Thanks, Ish. We found an area where there was a good concentration of fish so I blind casted the area until I tricked one. Unfortunately when you're fishing in water that has the clarity of chocolate milk it can be tricky to see the fish.
Yeah, I had a good laugh at the clorox bottle, too. The area we were fishing wasn't too ambient.


----------



## THE JAMMER (Aug 1, 2005)

I'll never forget the first flounder I caught in the bay right after I moved here. Was working a rattle rouser, and got a good hit. Brought it in, and sure enough- flounder. Then as I picked it up in my left hand and started to reach in and take out the fly with my right, that mouth opened with that impressive array of teeth. Didn't know they had those. WOW>

THE JAMMER


----------



## houfinchaser (Oct 10, 2008)

Never thought about flounder on the fly, nice catch.


----------



## Ish (Oct 30, 2008)

c'mon houfin... 

you gotta think about EVERYTHING on fly. you gotta think, "why would I throw anything but a fly at that fish?" 

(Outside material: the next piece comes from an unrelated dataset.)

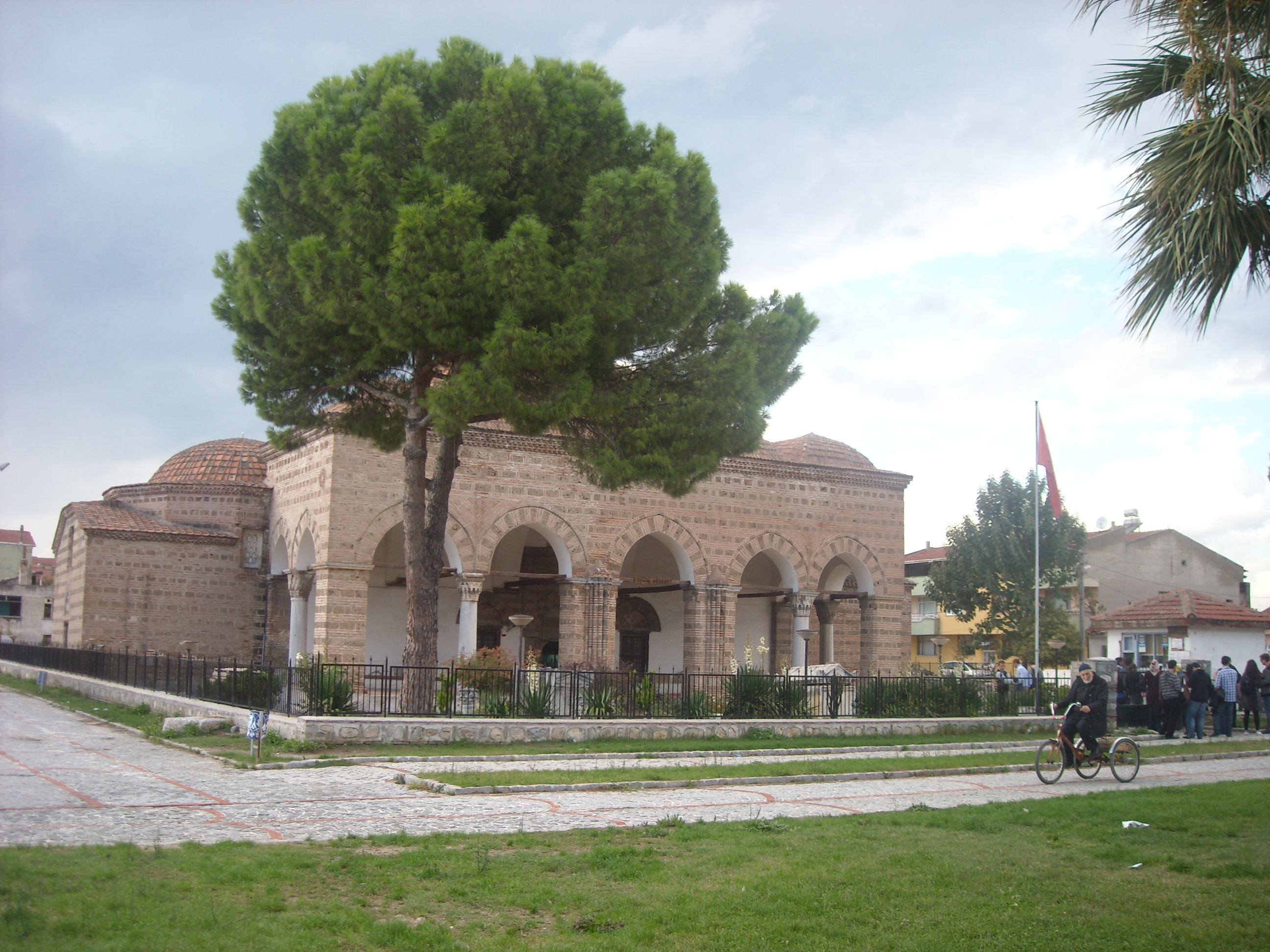 İznik Müzesi
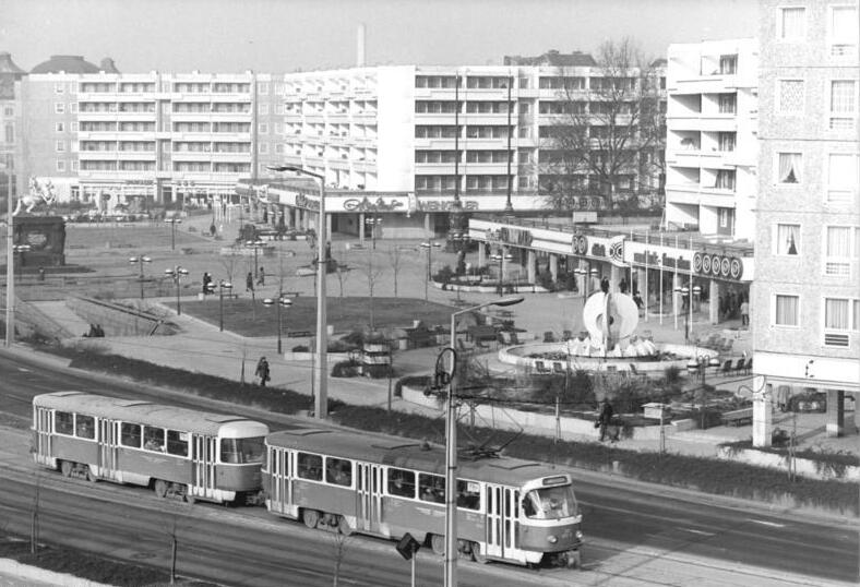 Dresden, Neustädter Markt, Wohnblocks, Straßenbahn ADN-ZB Häßler 11.2.82 Dresden: Der Neustädter Markt erstand in den vergangenen Jahren durch die fleißige Arbeit vieler Bauleute aus dem Bezirk und der Stadt Dresden neu. Dieser Platz ist Ausganspunkt für den Fußgängerboulevard Straße der Befreiung. Beim Luftangriff auf Dresden am 13. Februar 1945 wurde auch die Gegend um den Neustädter Markt total zerstört. (siehe zur Gegenüberstellung Archivfoto 0309-331N) Information added by Wikimedia users.

use your imagination. some of the best catches on fly are iguanas, cats, etc...

the only problem i found with the iguanas though (they are all over south FL and the keys), is if you hook a big enough one, you can't stop it from getting up in a tree and tangling you all up (claws get a lot better traction than fins). even if you can get it in you don't want any part of that tail or those claws.


----------



## squidmotion (Apr 5, 2007)

i got one two years ago, about the same size! with chrome clouser i had left sitting on the bottom while i netted a fish for sissy.... picked it up and blammo!


fun!


----------



## Animal Chris (May 21, 2004)

For flatfish, I like to tie up a wooly booger with a purple body / flo. yellow tail and use a black coned head to weight it. They work great in both clear and dirty water, day and night. I like to use a size 4 hook.


----------



## knuttdeep (May 21, 2004)

Ish said:


> c'mon houfin...
> 
> you gotta think about EVERYTHING on fly. you gotta think, "why would I throw anything but a fly at that fish?"
> 
> ...


*What pattern you use for the cats?
I've had good luck with the rattlin mouse with cat-nip tail.
*


----------



## Ish (Oct 30, 2008)

with the right presentation, just about anything works.


----------